The U.S. Court of Appeals for the District of Columbia Circuit has ordered the Drug Enforcement Administration (DEA) to explain why it has yet to respond to nearly two dozen researchers around the U.S. who applied three years ago for a DEA license to grow research cannabis.
"Hopefully, DEA will finally explain, in a court-filing available for public inspection, the answer to this question that has frustrated everyone," announced Sue Sisley, a physician and researcher at the Scottsdale Research Institute, a Phoenix-based clinical trial company that applied in 2016 for a DEA manufacturing license in order to grow its own cannabis for an ongoing study of medical marijuana as a treatment for veterans suffering from PTSD.

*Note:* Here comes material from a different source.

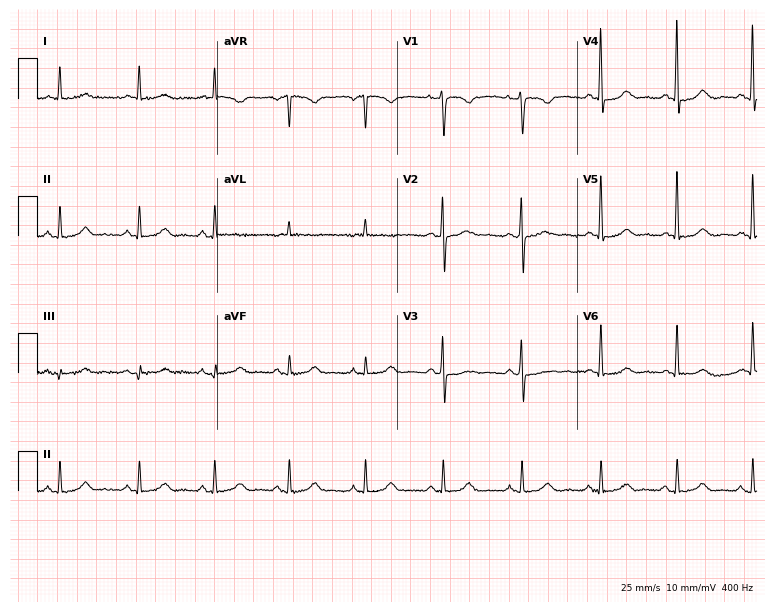
Resting 12-lead electrocardiogram (7.3-second recording at 400 Hz). Patient: a woman, 57 years old. Read as a normal ECG.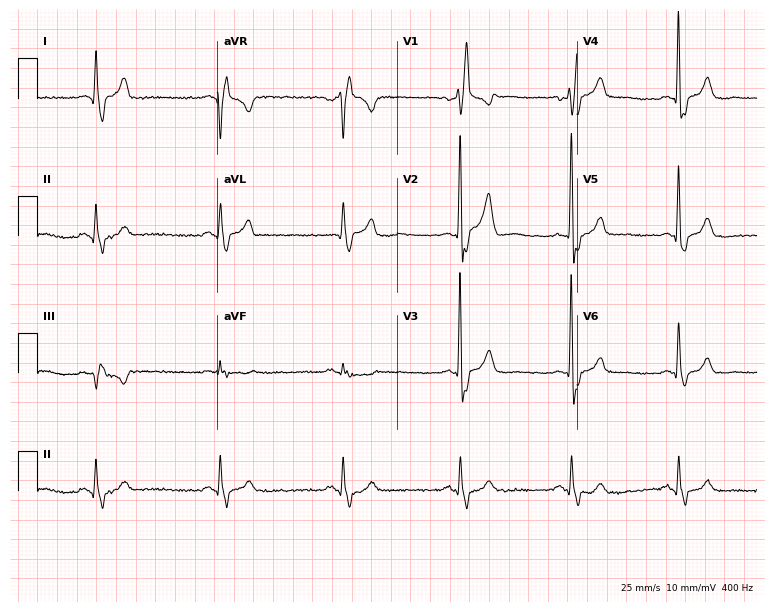
12-lead ECG (7.3-second recording at 400 Hz) from a male, 71 years old. Findings include right bundle branch block, sinus bradycardia (a sinus rate of 50 beats per minute or less).

The Scottsdale Research Institute (SRI) sued the Justice Department and the DEA in June. It sought a "writ of mandamus" that would compel the DEA to respond to applicants seeking a license. SRI argued that the Improving Regulatory Transparency for New Medical Therapies Act, signed by President Obama in November 2015, requires "that the Attorney General, upon receiving an application to manufacture a Schedule I substance for use only in a clinical trial, publish a notice of application not later than 90 days after accepting the application for filing." SRI and more than 20 other potential cannabis manufacturers applied for licenses from the DEA in 2016, but a notice of their applications has yet to appear in the Federal Register.
"Thus," RSI's suit argued, "agency action has been unlawfully withheld. And in view of an express directive to prioritize applications relating to clinical research, agency action has most certainly been unreasonably delayed."